Other smaller companies have problems with RMA.


----------



## The Incinerator (Jul 17, 2014)

Purely my personal experience. WD and Hitachi RMA is overwhelmingly superb with onsite pick up and drop. Even if you fail to submit they will call back  and rearrange a pick up again and again and again within the 30 days if you choose to RMA. They are that good and responsible. Ill never buy Seagate or suggest one to anyone just because WD and Hitachis products are as good or better and then they have that awesome after sales.

I had and am still having hell of a time with Seagates RMA and drives.


----------



## Alive_Hunter (Jul 23, 2014)

The Incinerator said:


> Purely my personal experience. WD and Hitachi RMA is overwhelmingly superb with onsite pick up and drop. Even if you fail to submit they will call back  and rearrange a pick up again and again and again within the 30 days if you choose to RMA. They are that good and responsible. Ill never buy Seagate or suggest one to anyone just because WD and Hitachis products are as good or better and then they have that awesome after sales.
> 
> I had and am still having hell of a time with Seagates RMA and drives.



but are the Hitachi ones available in mumbai @ resonable cost??


----------



## The Incinerator (Jul 27, 2014)

Of course.


----------



## unsetld (Aug 17, 2014)

What do you say about WD Green


----------



## rijinpk1 (Aug 17, 2014)

unsetld said:


> What do you say about WD Green



get the blue. it is available for 3.5k locally.


----------



## insaneYLN (Aug 20, 2014)

Has anyone purchased a *Western Digital Elements Portable 1TB USB 3.0* portable hard disk drive from _Snapdeal_? It is unbelievably cheaper on the said online store as compared to most of the other popular ones, to a skeptically apprehensive extent.


I understand the Western Digital My Passport Ultra is superior to the Elements Portable. But, is the latter model not worth the consideration?


----------



## ithehappy (Aug 20, 2014)

Beware of Snapdeal, and you can definitely get the Element if you want. Ultra is for people who need to transfer data back and forth and carry it in places, other than that I don't think there's any difference. If storing data is the only thing you need then why Element, even cheaper disks will do the job fine.


----------



## insaneYLN (Aug 20, 2014)

ithehappy said:


> Beware of Snapdeal, and you can definitely get the Element if you want. Ultra is for people who need to transfer data back and forth and carry it in places, other than that I don't think there's any difference. If storing data is the only thing you need then why Element, even cheaper disks will do the job fine.
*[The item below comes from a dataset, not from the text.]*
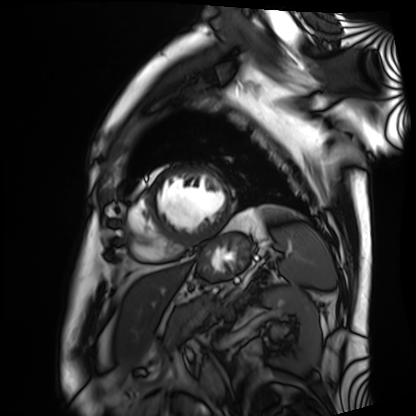
Cardiac MRI. Subject group: patient.
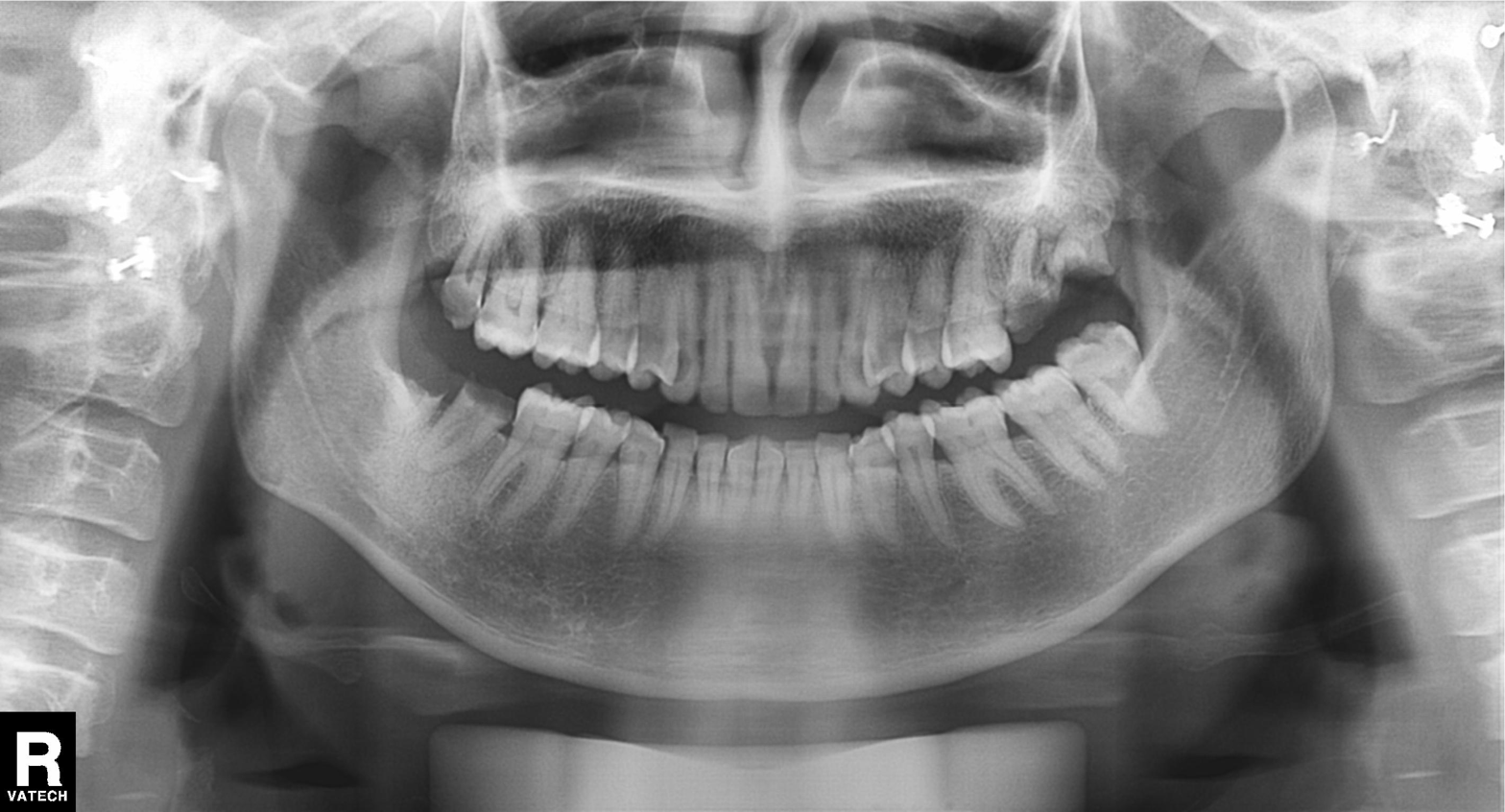
modality: panoramic dental radiograph (orthopantomogram) | finding: dental caries (cavities).

  @ithehappy, thank you very much for your prompt response.


Are you implying that the *Western Digital Elements Portable* is not a convincing storage medium, in terms of portability?


----------



## ithehappy (Aug 20, 2014)

Lol, no, it is indeed a good option in terms of portability but just not as good as the Ultra. Now you need to do decide your priority, if it's portability, then I think you're better off with Ultra, but if it's storage mainly and some portability then Element or anything.
One more thing, a protective cover / pouch is a must when it's about portability, so at the end even if you do get an Ultra the overall dimensions will be bigger than the actual size.


----------



## kkn13 (Aug 22, 2014)

avoid elements its not worth it,unless its the one with a power brick
the portable elements is quite slow,i have the elements 2tb desktop external drive and recently purchased 3 1tb Ultras,the Ultras are totally worth it and are 3x faster than the elements series(excluding desktop drive model)

- - - Updated - - -



ithehappy said:


> Lol, no, it is indeed a good option in terms of portability but just not as good as the Ultra. Now you need to do decide your priority, if it's portability, then I think you're better off with Ultra, but if it's storage mainly and some portability then Element or anything.
> One more thing, a protective cover / pouch is a must when it's about portability, so at the end even if you do get an Ultra the overall dimensions will be bigger than the actual size.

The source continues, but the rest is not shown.